Why A 1,315% Growth Rate Tells Us Little...

Why A 1,315% Growth Rate Tells Us Little…

by | published November 30th, 2011

A Note from Kent: My next Oil & Energy Investor will be coming to you Friday morning, while I am in transit to Russia.

But today I wanted to let you know – personally – about some fantastic news.

I started out a couple years back wanting to provide first-hand information and analysis for the “regular guy” looking to make a buck in the energy markets. Yet lately, they are moving faster than ever – faster than me, certainly. So many new developments crop up, every day, that I have a hard time handling it all in just two installments.

I need someone qualifiedto help me cover all of this opportunity.

So I am delighted to introduce you to James Baldwin.

A former Wall Street and energy consultant, James has crafted unique leadership roles in financial publishing, competitive and market intelligence, corporate advocacy, and financial planning. He's also a bona fide journalist. He's covered the financial crisis, corporate governance, executive leadership, and the markets. These days, he's concentrating on energy policy. And that's what really made him stand out as the man for the job.

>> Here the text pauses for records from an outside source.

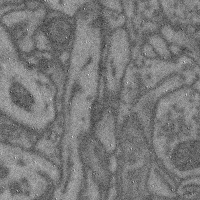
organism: Mouse
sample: Cerebral cortex
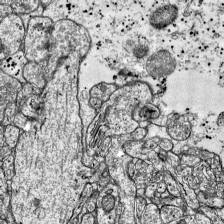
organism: Mouse
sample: Visual Cortex
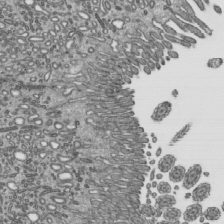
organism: Mouse
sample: Mouse epididymis efferent ductule cilia
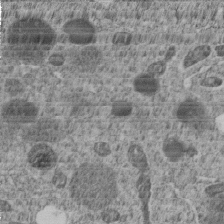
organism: C. elegans
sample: C. elegans embryo early stage
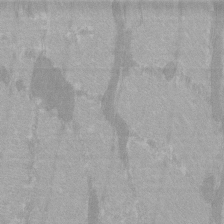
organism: C57BL Mouse
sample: Tibialis anterior muscle cell
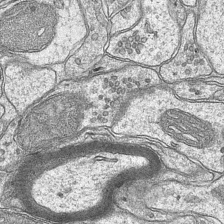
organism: Mouse
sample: CA1 Hippocampus
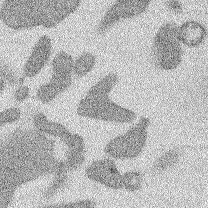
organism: Human
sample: HeLa cells
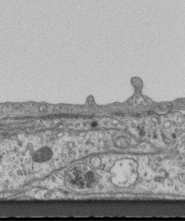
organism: Mouse
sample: Centriole in ependymal cells
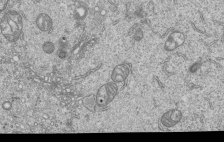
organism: Human
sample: MDA-MB-231 cells
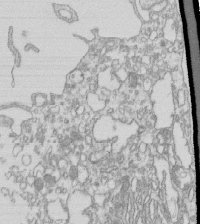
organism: Mouse
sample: Macrophages
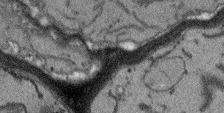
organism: Arabidopsis thaliana
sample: Root tip
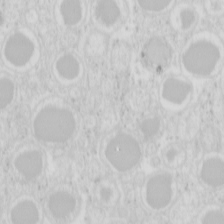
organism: Mouse
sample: Pancreas
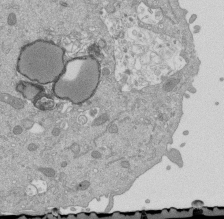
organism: Mouse
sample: ED-1 cell nuclei; centrioles

(The opportunity came along to lock him in just before Thanksgiving,and I jumped all over it.)

Each Wednesday – starting today – James will be writing an additional, third column for OEI readers.

I hope you find his perspectives interesting and profitable. Because remember: Energy remains the single most lucrative segment in today's investment markets.


Why A 1,315% Tells Us Little…

by James Baldwin

Dear Oil & Energy Investor,

While Kent prepares for his trip to Moscow this weekend, I'm settling into my new office for a little light reading…

On tap: catching up on a stack of earnings reports and press releases that built up over the Thanksgiving break. (Don't worry; I actually enjoy this sort of thing.)

My attention turns to a familiar topic: Midstream oil and gas plays poised for growth in this new age of domestic energy production.

But in the last two weeks, there has been a lot of talk about the huge boost in year-over-year earnings-per-share (EPS) from these players, particularly in the Master Limited Partnerships (MLPs).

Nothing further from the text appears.